A materialização da ascensão dos movimentos extremistas de direita no Brasil é o bolsonarismo. Esse movimento não é uma novidade: o país passou pela fase dos eugenistas no século XIX e o integralismo no século XX que se assemelha muito ao atual movimento político. “Primeiro fato que temos que reconhecer do bolsonarismo é que se trata de um fenômeno de massa. Como qualquer fenômeno de massa e político ele tem de tudo - está presente no espaço urbano e rural, entre ricos e pobres e médios, ou seja, está presente em todo lugar,” explica Crispim. A figura de Bolsonaro se fez muito importante para a elite brasileira que controla as instituições, meios de comunicação e o capital brasileiro, e com isso conseguiu sua eleição em 2018, porém o movimento do bolsonarismo veio crescendo desde o impeachment de Dilma quatro anos antes.

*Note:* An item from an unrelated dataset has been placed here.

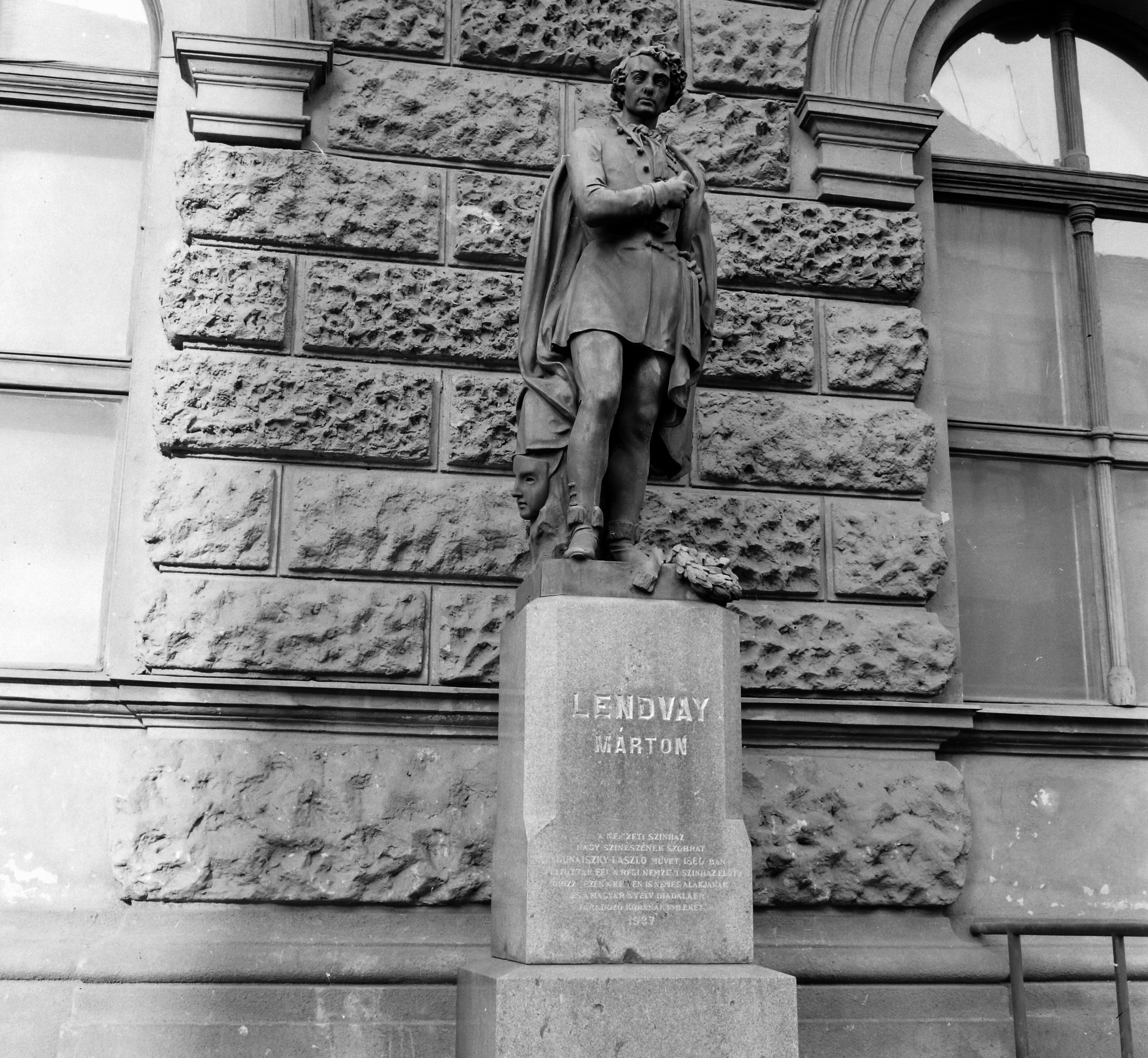 Blaha Lujza tér, Lendvay Márton szobra (Dunaiszky László, 1860.) a Nemzeti Színház mellett. Location: Hungary, Budapest VIII. Tags: sculpture, history of theater, Budapest, Lendvay Márton-portrayal Title: Blaha Lujza tér, Lendvay Márton szobra (Dunaiszky László, 1860.) a Nemzeti Színház mellett.
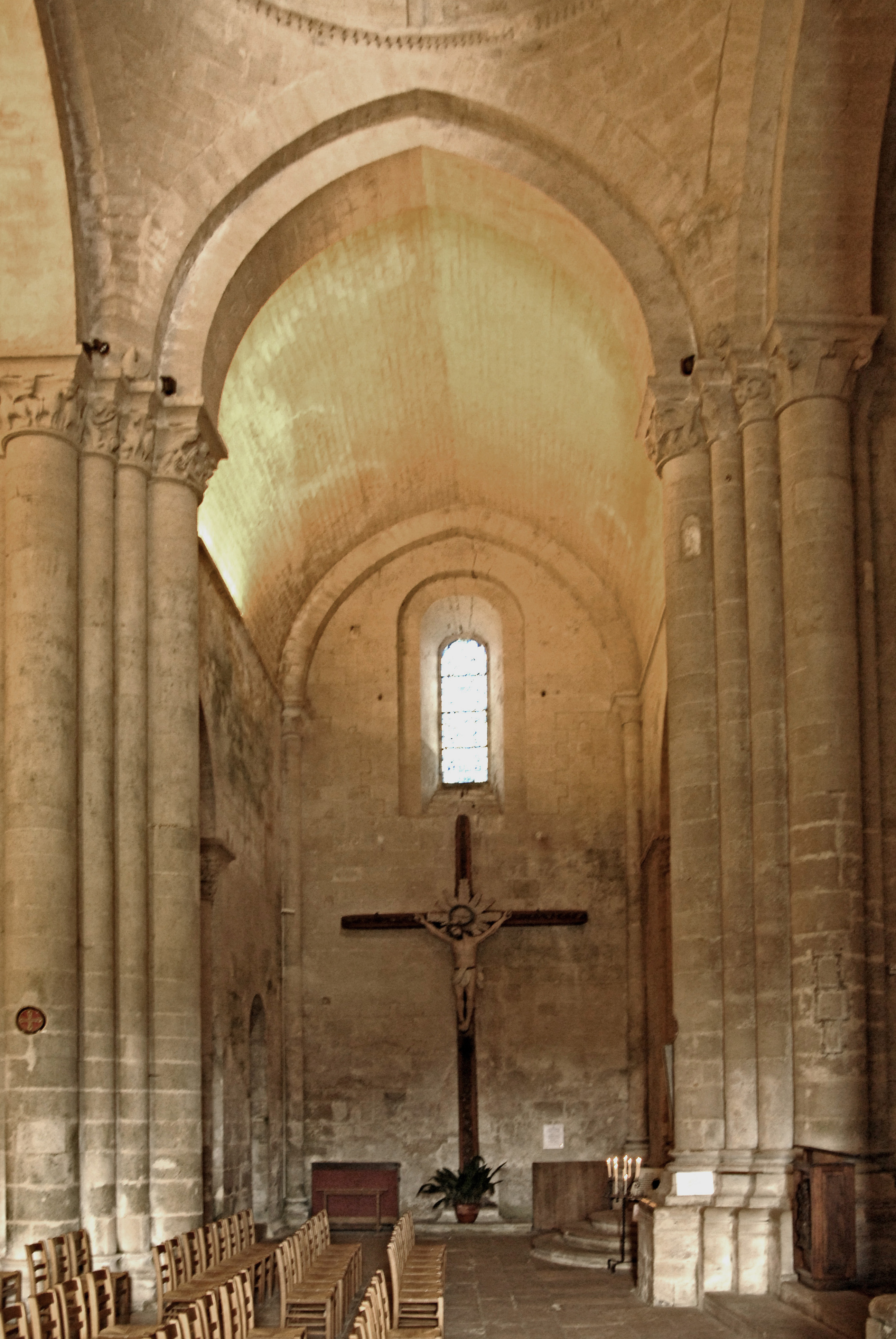 St.-Pierre Aulnay, nördl. Querhausarm

A aceitação do discurso bolsonarista e de outros discursos extremistas têm uma explicação difícil, mas compreensível no contexto brasileiro. O Brasil é um país formado na escravidão e nos privilégios, e essas características ajudam a entender o motivo de discursos simplistas e radicais terem tanta atenção do povo. “Primeiro que o Brasil é, e sempre foi, um país muito violento e a pós-colonização e pós-escravidão não rompeu com nada, pelo contrário, só readaptou.” A gigantesca desigualdade social também facilita a aderência a discursos e políticas violentas. Milhões de brasileiros não têm acesso e garantia de seus direitos e o bolsonarismo se aproveita prometendo soluções simplistas para todos os problemas. “O bolsonarismo é a mistura de todos esses pontos: do processo histórico, das contradições, das soluções fáceis, de um ódio acumulado, de um país extremamente violento, principalmente com as mulheres. Não à toa o bolsonarismo tem o seu maior apoio entre homens”, descreve Crispim.
Desde a crise de 2008, a ascensão de políticas violentas e excludentes estão se perpetuando no mundo, e no Brasil não é diferente. Difícil ter uma previsibilidade quando se trata de história, porém a crise passará, o que vem após não é possível prever. “Eu sou da educação e se eu não acreditasse em mudança eu não estaria onde eu estou. Para mim a mudança vem pelo conhecimento, vem pela contramão dessa lógica. Vem pela organização coletiva, vem pelo diálogo, mesmo que isso não esteja com tantas aberturas”, expõe Crispim. O respeito e a aceitação do diferente é o primeiro passo para um mundo menos violento.